ASSIGNMENT: No pictures should appear in the copy; otherwise retype the entries exactly.

Dataset records:
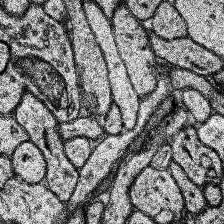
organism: Human
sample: Temporal Lobe
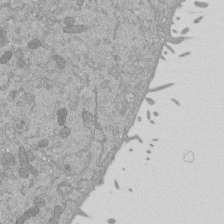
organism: Mouse
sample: ED-1 cell nuclei; centrioles
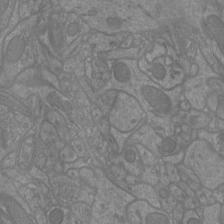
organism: Mouse
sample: Cortical neurons
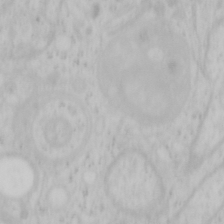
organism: Mouse
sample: OT-I killer T cells with ID8 ovarian cancer cells
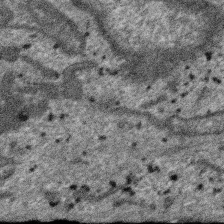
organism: Human
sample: Lung epithelial cells infected with SARS-CoV-2
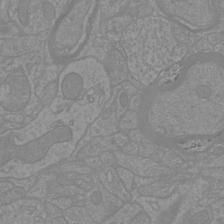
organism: Mouse
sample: Cortical neurons
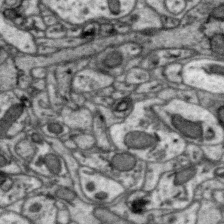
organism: Zebra finch
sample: Brain
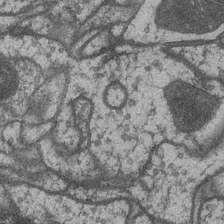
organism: Drosophila
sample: Optic medulla
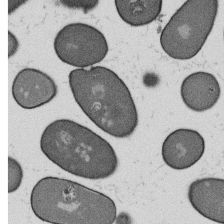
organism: B. subtilis
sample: Bacterial spore
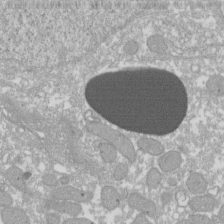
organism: Xenopus
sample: Cilia; centrioles in frog embryo cells
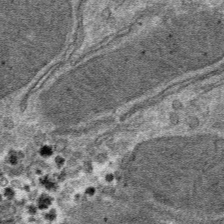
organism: Mouse
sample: Mouse hepatocytes
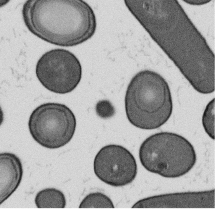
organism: B. subtilis
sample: Bacterial spore
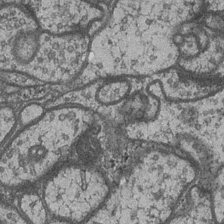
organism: Drosophila
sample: Optic medulla
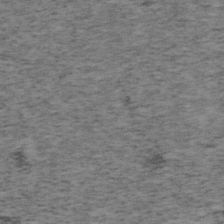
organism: Mouse
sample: OT-I killer T cells with ID8 ovarian cancer cells
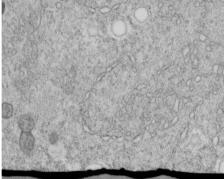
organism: C. elegans
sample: C. elegans embryo early stage
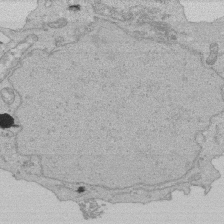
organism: Human
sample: Activated Jurkat CD4+ T cells
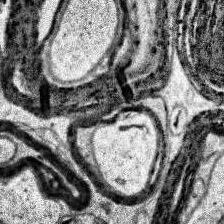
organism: Human
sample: Temporal Lobe
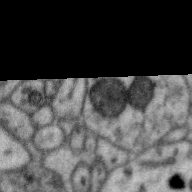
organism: Zebra finch
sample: Brain
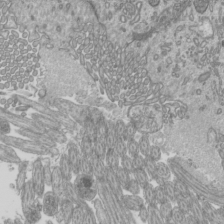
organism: Mouse
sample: Cilia; mouse epididymis
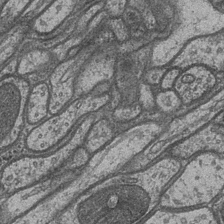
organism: Drosophila
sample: Optic medulla
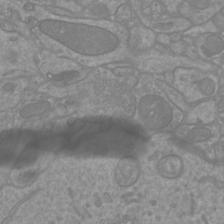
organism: Mouse
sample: Cortical neurons
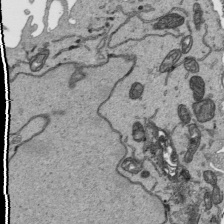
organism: Human
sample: Mitochondria in HCT116 cells
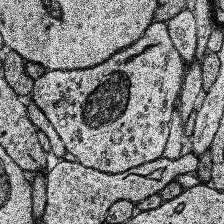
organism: Human
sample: Temporal Lobe
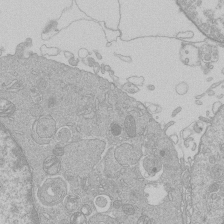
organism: Human
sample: Macrophage cells
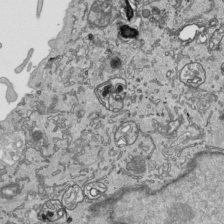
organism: Human
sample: Mitochondria in HCT116 cells
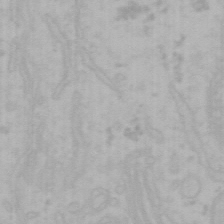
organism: Mouse
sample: Choroid plexus
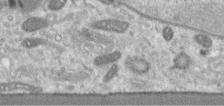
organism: Human
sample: Centriole in RPE cells
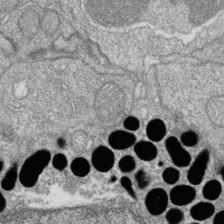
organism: Zebrafish
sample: Cilia; retinal pigment epithelium
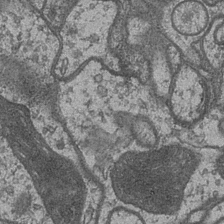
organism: Drosophila
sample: Optic medulla
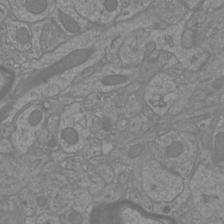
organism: Mouse
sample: Cortical neurons
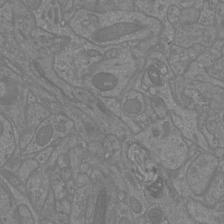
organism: Mouse
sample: Cortical neurons
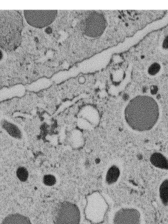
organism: C. elegans
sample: C. elegans embryo early stage
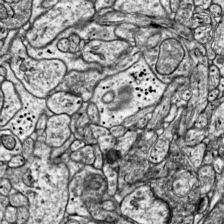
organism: Mouse
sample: Visual Cortex
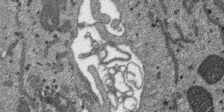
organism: Human
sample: Lung epithelial cells infected with SARS-CoV-2
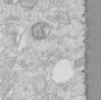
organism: Human
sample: Centriole in RPE cells
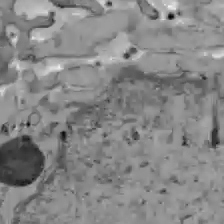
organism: C57BL Mouse
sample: Liver
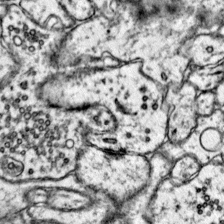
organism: Mouse
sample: Primary visual cortex
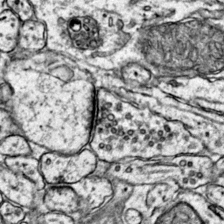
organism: Mouse
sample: Primary visual cortex
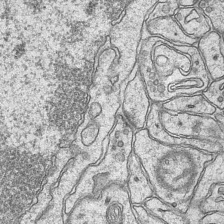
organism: Mouse
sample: CA1 Hippocampus
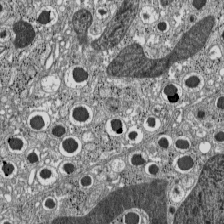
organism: C57BL Mouse
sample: Pancreatic islet
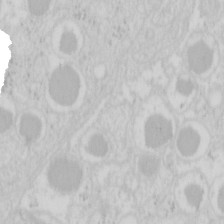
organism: Mouse
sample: Pancreas

EXERCISE OUTPUT:
organism: Human
sample: Temporal Lobe
organism: Mouse
sample: ED-1 cell nuclei; centrioles
organism: Mouse
sample: Cortical neurons
organism: Mouse
sample: OT-I killer T cells with ID8 ovarian cancer cells
organism: Human
sample: Lung epithelial cells infected with SARS-CoV-2
organism: Mouse
sample: Cortical neurons
organism: Zebra finch
sample: Brain
organism: Drosophila
sample: Optic medulla
organism: B. subtilis
sample: Bacterial spore
organism: Xenopus
sample: Cilia; centrioles in frog embryo cells
organism: Mouse
sample: Mouse hepatocytes
organism: B. subtilis
sample: Bacterial spore
organism: Drosophila
sample: Optic medulla
organism: Mouse
sample: OT-I killer T cells with ID8 ovarian cancer cells
organism: C. elegans
sample: C. elegans embryo early stage
organism: Human
sample: Activated Jurkat CD4+ T cells
organism: Human
sample: Temporal Lobe
organism: Zebra finch
sample: Brain
organism: Mouse
sample: Cilia; mouse epididymis
organism: Drosophila
sample: Optic medulla
organism: Mouse
sample: Cortical neurons
organism: Human
sample: Mitochondria in HCT116 cells
organism: Human
sample: Temporal Lobe
organism: Human
sample: Macrophage cells
organism: Human
sample: Mitochondria in HCT116 cells
organism: Mouse
sample: Choroid plexus
organism: Human
sample: Centriole in RPE cells
organism: Zebrafish
sample: Cilia; retinal pigment epithelium
organism: Drosophila
sample: Optic medulla
organism: Mouse
sample: Cortical neurons
organism: Mouse
sample: Cortical neurons
organism: C. elegans
sample: C. elegans embryo early stage
organism: Mouse
sample: Visual Cortex
organism: Human
sample: Lung epithelial cells infected with SARS-CoV-2
organism: Human
sample: Centriole in RPE cells
organism: C57BL Mouse
sample: Liver
organism: Mouse
sample: Primary visual cortex
organism: Mouse
sample: Primary visual cortex
organism: Mouse
sample: CA1 Hippocampus
organism: C57BL Mouse
sample: Pancreatic islet
organism: Mouse
sample: Pancreas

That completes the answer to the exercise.